The major financing milestones are the company's founding, public listing or spin-off where applicable, material acquisitions, and recent fiscal-year performance. Public companies fund growth through operating cash flow, revolving credit facilities, bond or term-loan markets, equity issuance when appropriate, and acquisition financing rather than seed, Series A, or Series B rounds.
For sellers, public-company status usually means mature procurement, formal information-security reviews, finance controls, and budget owners who must tie new tools or services to productivity, margin, safety, compliance, or revenue growth.
How did Brink's get here?
Brink's's history is defined by its founding, public-market milestones, acquisitions, and recent fiscal performance.
- 1859Founded in ChicagoPerry Brink started the armored transportation business.
- 1996Became a public company structureBrink's operated as a public security and logistics business.
- 2020G4S cash operations acquiredThe company expanded global cash and secure-logistics scale.
- 2025Revenue reached $5.26 billionFull-year 2025 results showed revenue growth and margin expansion.
- 2026North America leadership addedAdrian Button became president of Brink's North America.

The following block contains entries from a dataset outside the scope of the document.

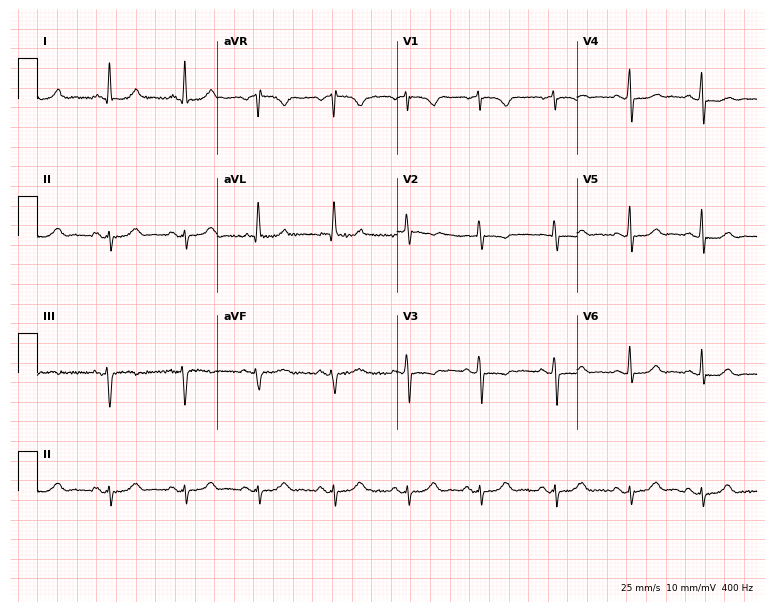
ECG — a female, 56 years old. Screened for six findings — first-degree AV block, right bundle branch block (RBBB), left bundle branch block (LBBB), sinus bradycardia, atrial fibrillation (AF), sinus tachycardia — none is recorded.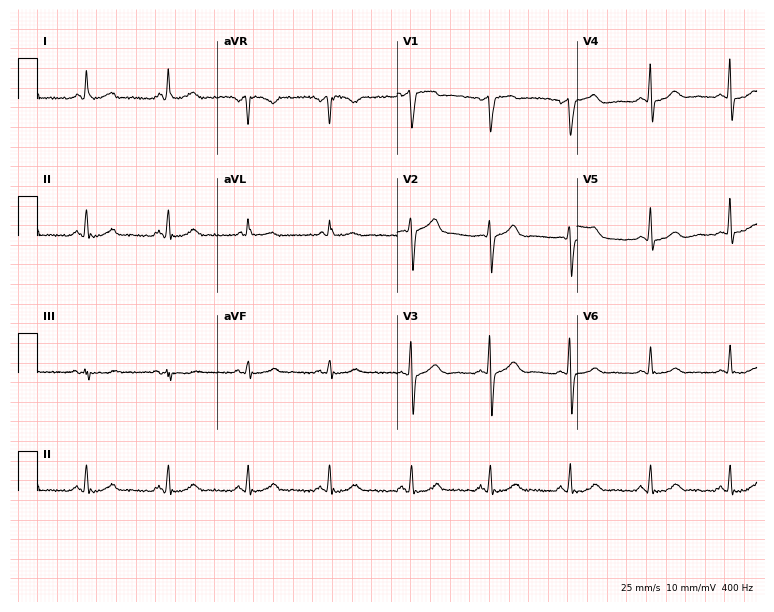
Electrocardiogram (7.3-second recording at 400 Hz), a 41-year-old female patient. Of the six screened findings (first-degree AV block, right bundle branch block, left bundle branch block, sinus bradycardia, atrial fibrillation, sinus tachycardia), none is recorded. Findings outside these six are not listed.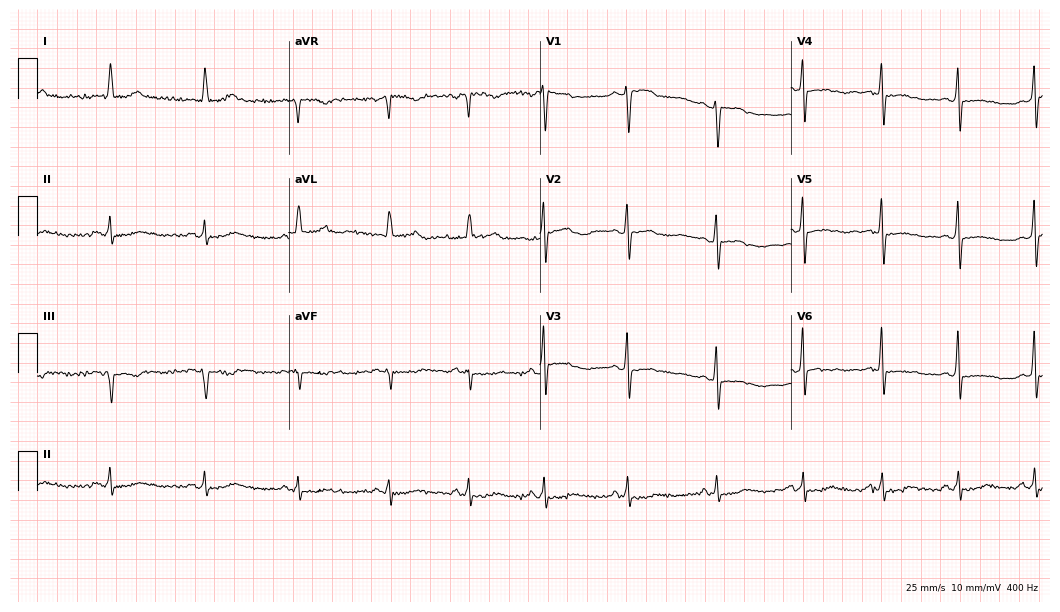
Resting 12-lead electrocardiogram. Patient: a 67-year-old female. Read as a normal ECG.

Who are Brink's's competitors?
Brink's competes with public and private operators that sell adjacent services to enterprise, institutional, infrastructure, or construction-materials buyers.
- LoomisGlobal cash-handling and secure-logistics peer with strong Europe and US operations.
- Prosegur CashCash logistics company with major Latin America and Europe exposure.
- GardaWorldPrivate security-services group with cash services and protective services.
- NCR AtleosATM network and managed-services provider competing in ATM outsourcing.
- Diebold NixdorfATM technology and services vendor adjacent to Brink's managed-services work.